**Task item**
Repeat exactly the lines below from the line that contains "130905 포천 경인방송 한마음위문공연" to the last line, inclusive, without the pictures.

**Information supplied**

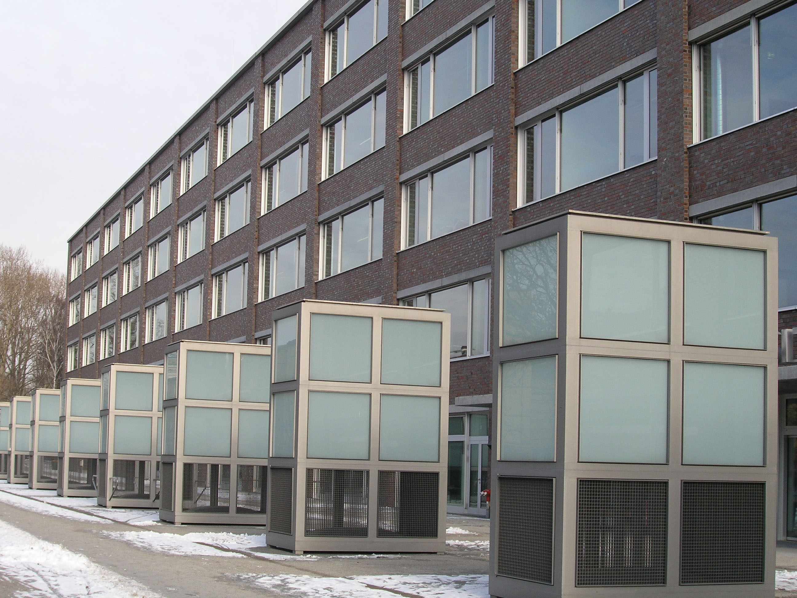 Volkswagenhaus
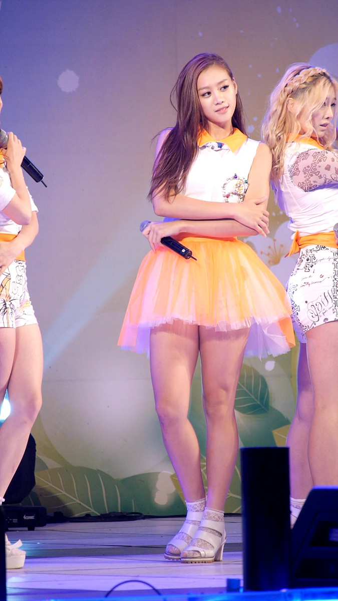 130905 포천 경인방송 한마음위문공연
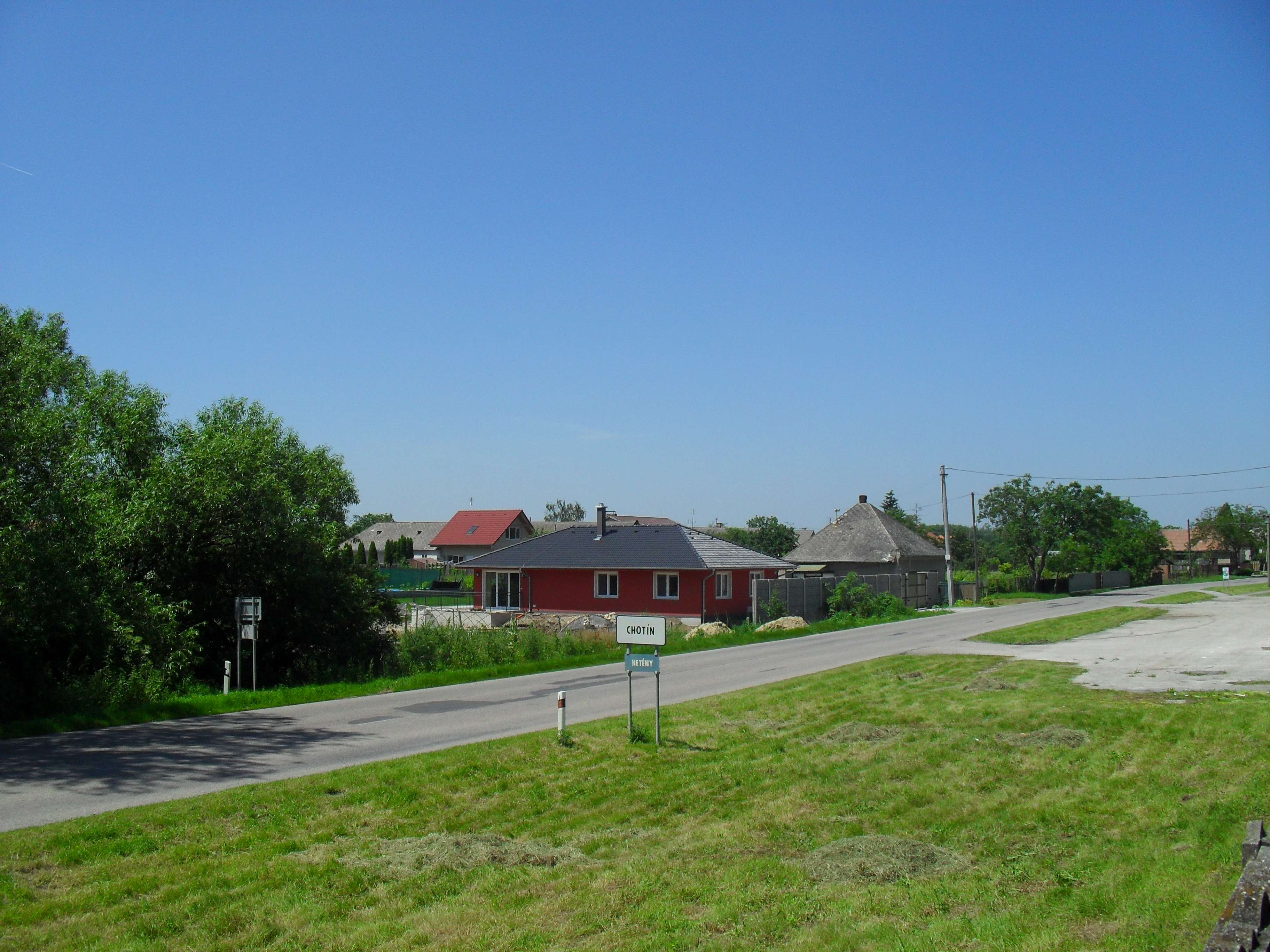 Hetény - a Marcelháza-Hetény országút a falu szélénél
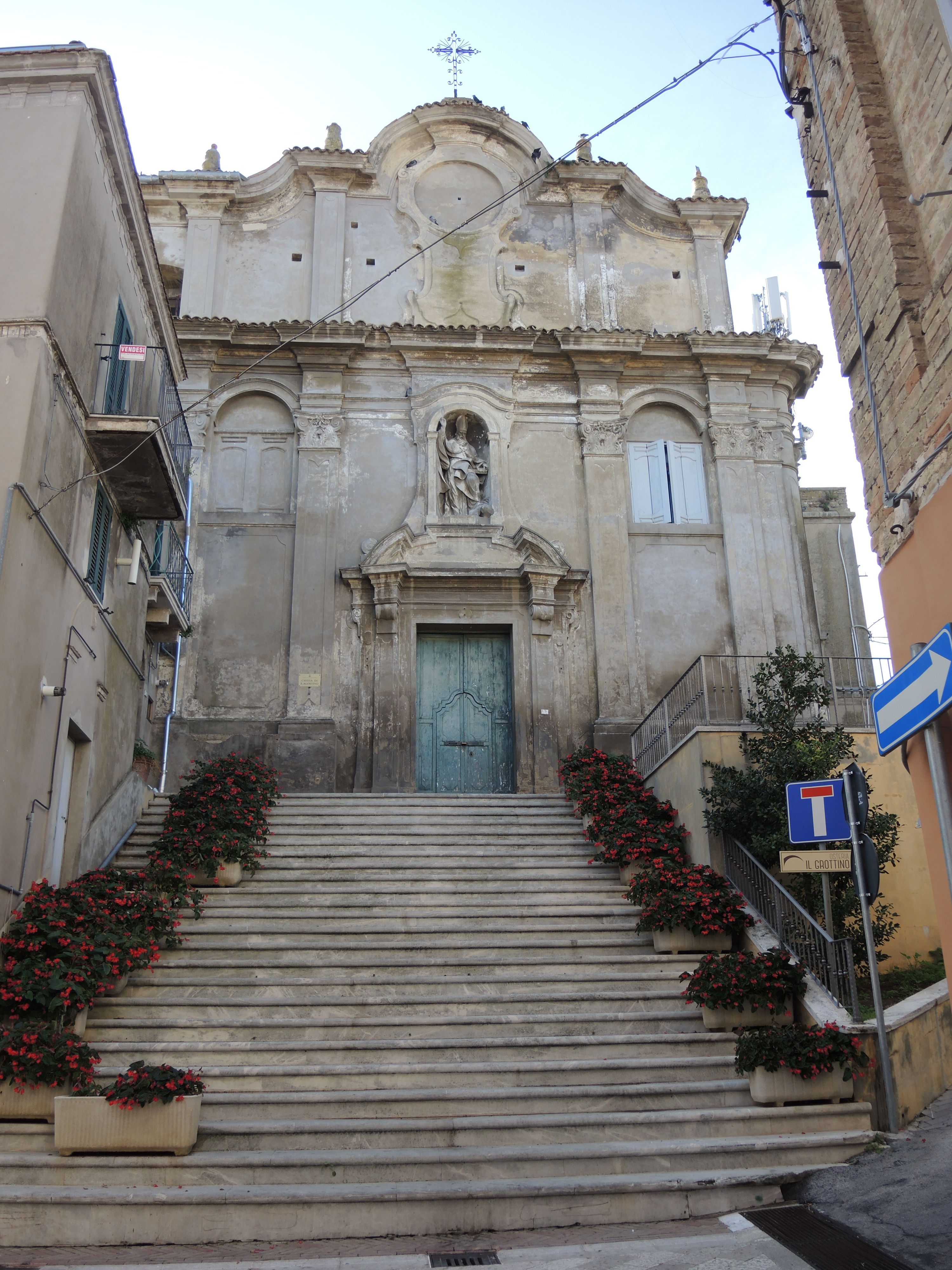 Città Sant'Angelo: Chiesa di Sant'Agostino

**Exercise answer**
 130905 포천 경인방송 한마음위문공연
 Hetény - a Marcelháza-Hetény országút a falu szélénél
 Città Sant'Angelo: Chiesa di Sant'Agostino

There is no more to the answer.